Search code examples
regexrustregex-lookarounds

What's the most sensible way to emulate lookaround behavior in Rust regex?


The Rust regex crate states:

This crate provides a native implementation of regular expressions that is heavily based on RE2 both in syntax and in implementation. Notably, backreferences and arbitrary lookahead/lookbehind assertions are not provided.

As of this writing, "rust regex lookbehind" comes back with no results from DuckDuckGo.

I've never had to work around this before, but I can think of two approaches:

Approach 1 (forward)

  1. Iterate over .captures() for the pattern I want to use as lookbehind.
  2. Match the thing I actually wanted to match between captures. (forward)

Approach 2 (reverse)

  1. Match the pattern I really want to match.
  2. For each match, look for the lookbehind pattern until the end byte of a previous capture or the beginning of the string.

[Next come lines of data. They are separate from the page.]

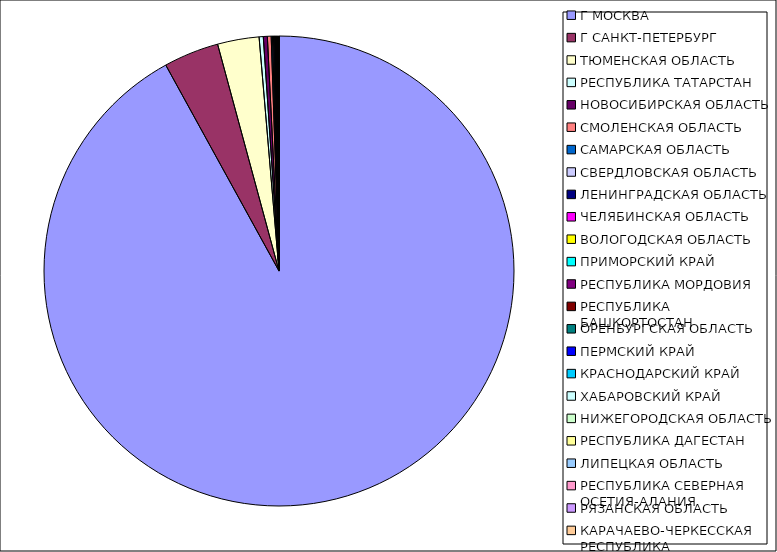
| Category | Оборот |
|---|---|
| Г МОСКВА | 0.919 |
| Г САНКТ-ПЕТЕРБУРГ | 0.038 |
| ТЮМЕНСКАЯ ОБЛАСТЬ | 0.029 |
| РЕСПУБЛИКА ТАТАРСТАН | 0.003 |
| НОВОСИБИРСКАЯ ОБЛАСТЬ | 0.003 |
| СМОЛЕНСКАЯ ОБЛАСТЬ | 0.003 |
| САМАРСКАЯ ОБЛАСТЬ | 0.001 |
| СВЕРДЛОВСКАЯ ОБЛАСТЬ | 0.001 |
| ЛЕНИНГРАДСКАЯ ОБЛАСТЬ | 0.001 |
| ЧЕЛЯБИНСКАЯ ОБЛАСТЬ | 0 |
| ВОЛОГОДСКАЯ ОБЛАСТЬ | 0 |
| ПРИМОРСКИЙ КРАЙ | 0 |
| РЕСПУБЛИКА МОРДОВИЯ | 0 |
| РЕСПУБЛИКА БАШКОРТОСТАН | 0 |
| ОРЕНБУРГСКАЯ ОБЛАСТЬ | 0 |
| ПЕРМСКИЙ КРАЙ | 0 |
| КРАСНОДАРСКИЙ КРАЙ | 0 |
| ХАБАРОВСКИЙ КРАЙ | 0 |
| НИЖЕГОРОДСКАЯ ОБЛАСТЬ | 0 |
| РЕСПУБЛИКА ДАГЕСТАН | 0 |
| ЛИПЕЦКАЯ ОБЛАСТЬ | 0 |
| РЕСПУБЛИКА СЕВЕРНАЯ ОСЕТИЯ-АЛАНИЯ | 0 |
| РЯЗАНСКАЯ ОБЛАСТЬ | 0 |
| КАРАЧАЕВО-ЧЕРКЕССКАЯ РЕСПУБЛИКА | 0 |
| ИРКУТСКАЯ ОБЛАСТЬ | 0 |
| СТАВРОПОЛЬСКИЙ КРАЙ | 0 |
| КИРОВСКАЯ ОБЛАСТЬ | 0 |
| САХАЛИНСКАЯ ОБЛАСТЬ | 0 |
| УДМУРТСКАЯ РЕСПУБЛИКА | 0 |
| РОСТОВСКАЯ ОБЛАСТЬ | 0 |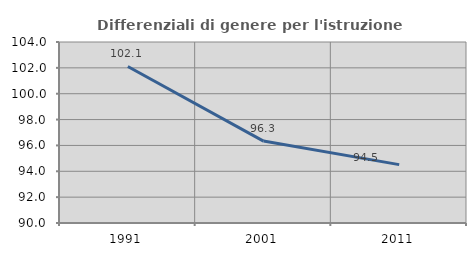
| Category | Differenziali di genere per l'istruzione superiore |
|---|---|
| 1991.0 | 102.107 |
| 2001.0 | 96.336 |
| 2011.0 | 94.514 |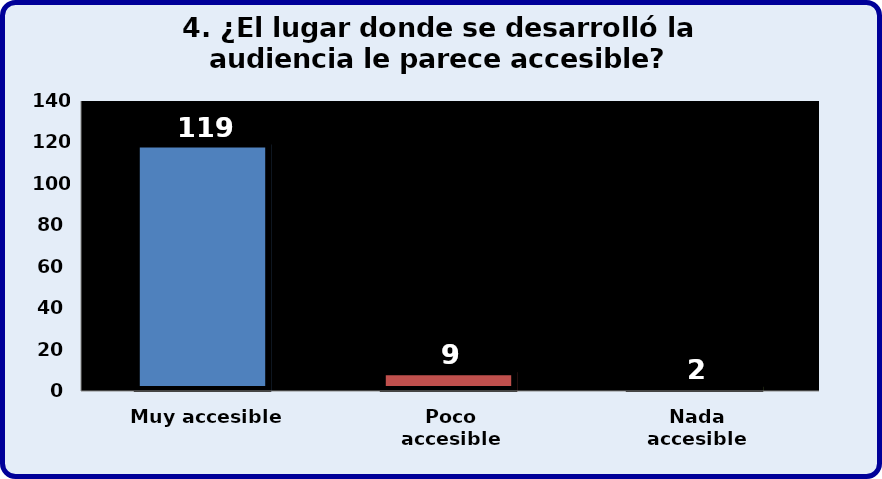
| Category | Series 0 |
|---|---|
| Muy accesible | 119 |
| Poco accesible | 9 |
| Nada accesible | 2 |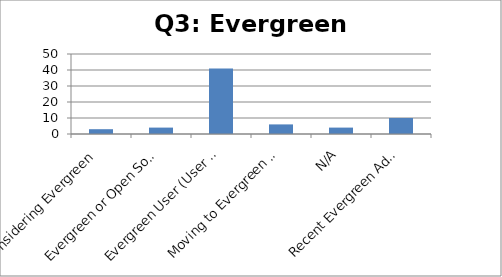
| Category | Response percent |
|---|---|
| Considering Evergreen | 3 |
| Evergreen or Open Source Enthusiast | 4 |
| Evergreen User (User for over 12 months) | 41 |
| Moving to Evergreen (In the next 12 months) | 6 |
| N/A | 4 |
| Recent Evergreen Adopter (in the past 12 months) | 10 |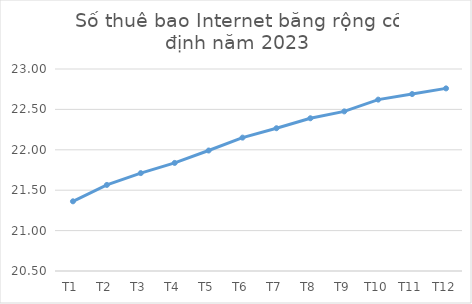
| Category | Series 0 |
|---|---|
| T1 | 21.362 |
| T2 | 21.565 |
| T3 | 21.711 |
| T4 | 21.838 |
| T5 | 21.991 |
| T6 | 22.151 |
| T7 | 22.267 |
| T8 | 22.39 |
| T9 | 22.475 |
| T10 | 22.621 |
| T11 | 22.69 |
| T12 | 22.76 |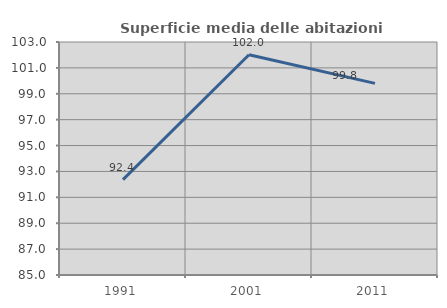
| Category | Superficie media delle abitazioni occupate |
|---|---|
| 1991.0 | 92.371 |
| 2001.0 | 102.018 |
| 2011.0 | 99.803 |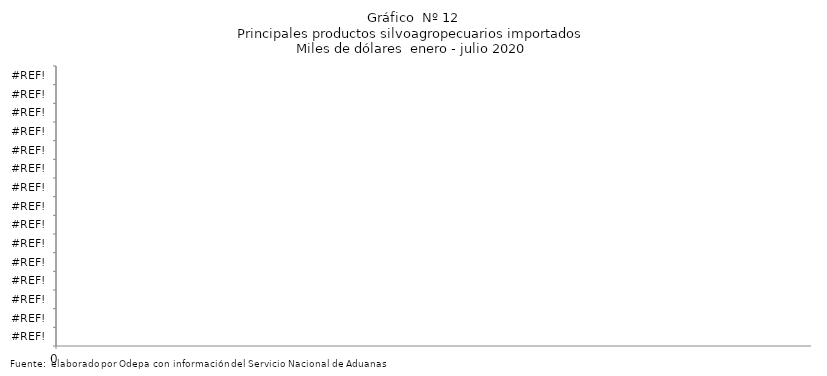
| Category | Series 0 |
|---|---|
| 0.0 | 0 |
| 0.0 | 0 |
| 0.0 | 0 |
| 0.0 | 0 |
| 0.0 | 0 |
| 0.0 | 0 |
| 0.0 | 0 |
| 0.0 | 0 |
| 0.0 | 0 |
| 0.0 | 0 |
| 0.0 | 0 |
| 0.0 | 0 |
| 0.0 | 0 |
| 0.0 | 0 |
| 0.0 | 0 |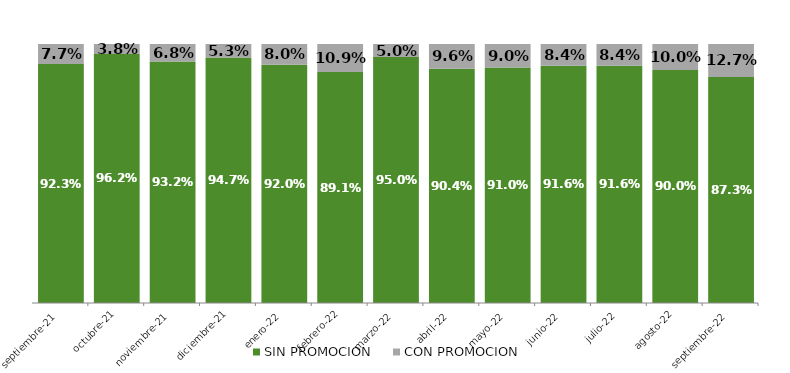
| Category | SIN PROMOCION   | CON PROMOCION   |
|---|---|---|
| 2021-09-01 | 0.923 | 0.077 |
| 2021-10-01 | 0.962 | 0.038 |
| 2021-11-01 | 0.932 | 0.068 |
| 2021-12-01 | 0.947 | 0.053 |
| 2022-01-01 | 0.92 | 0.08 |
| 2022-02-01 | 0.891 | 0.109 |
| 2022-03-01 | 0.95 | 0.05 |
| 2022-04-01 | 0.904 | 0.096 |
| 2022-05-01 | 0.91 | 0.09 |
| 2022-06-01 | 0.916 | 0.084 |
| 2022-07-01 | 0.916 | 0.084 |
| 2022-08-01 | 0.9 | 0.1 |
| 2022-09-01 | 0.873 | 0.127 |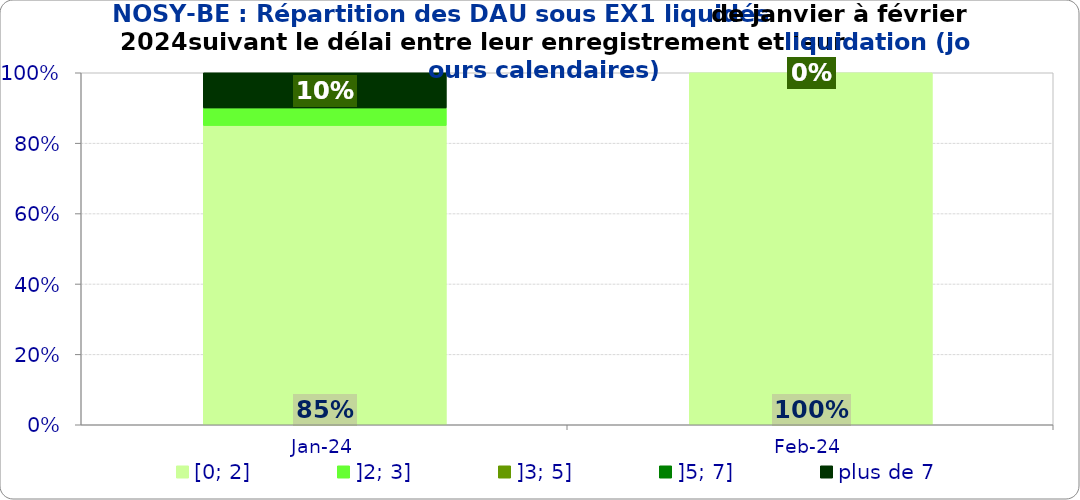
| Category | [0; 2] | ]2; 3] | ]3; 5] | ]5; 7] | plus de 7 |
|---|---|---|---|---|---|
| 2024-01-01 | 0.85 | 0.05 | 0 | 0 | 0.1 |
| 2024-02-01 | 1 | 0 | 0 | 0 | 0 |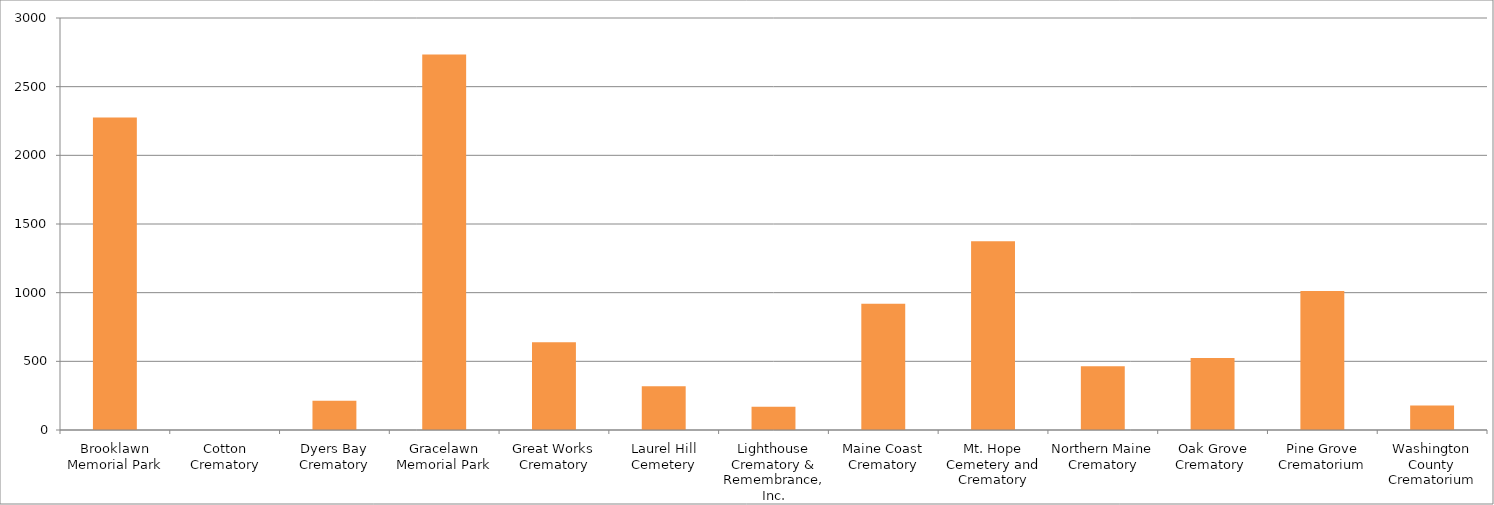
| Category | Series 0 |
|---|---|
| Brooklawn Memorial Park | 2276 |
| Cotton Crematory | 0 |
| Dyers Bay Crematory | 213 |
| Gracelawn Memorial Park | 2734 |
| Great Works Crematory | 639 |
| Laurel Hill Cemetery | 319 |
| Lighthouse Crematory & Remembrance, Inc. | 170 |
| Maine Coast Crematory | 919 |
| Mt. Hope Cemetery and Crematory | 1375 |
| Northern Maine Crematory | 464 |
| Oak Grove Crematory  | 524 |
| Pine Grove Crematorium | 1012 |
| Washington County Crematorium | 178 |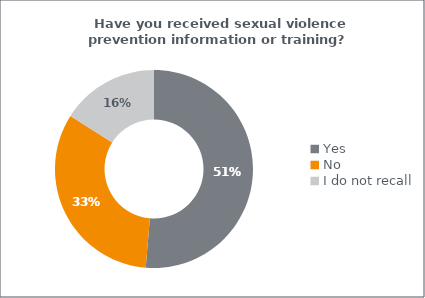
| Category | Series 0 |
|---|---|
| Yes | 0.513 |
| No | 0.327 |
| I do not recall | 0.16 |

Not only does this seem like a huge pain, it also seems like a lot of edge cases are going to trip me up. Is there a better way to go about this?

Example

Given a string like:

"Fish33-Tiger2Hyena4-"

I want to extract ["33-", "2", "4-"] iff each one follows a string like "Fish".


Solution

  • If you have a regex application where you have a known consistent pattern that you want to use as lookbehind, another workaround is to use .splits() with the lookbehind-matching pattern as the argument (similar to the idea mentioned in the other answer). That will at least give you strings expressed by their adjacency to the match you want to lookbehind.

    I don't know about performance guarantees regex-wise but this at least means that you can do a lookbehind-free regex match on the split result either N times (for N splits), or once on the concatenated result as needed.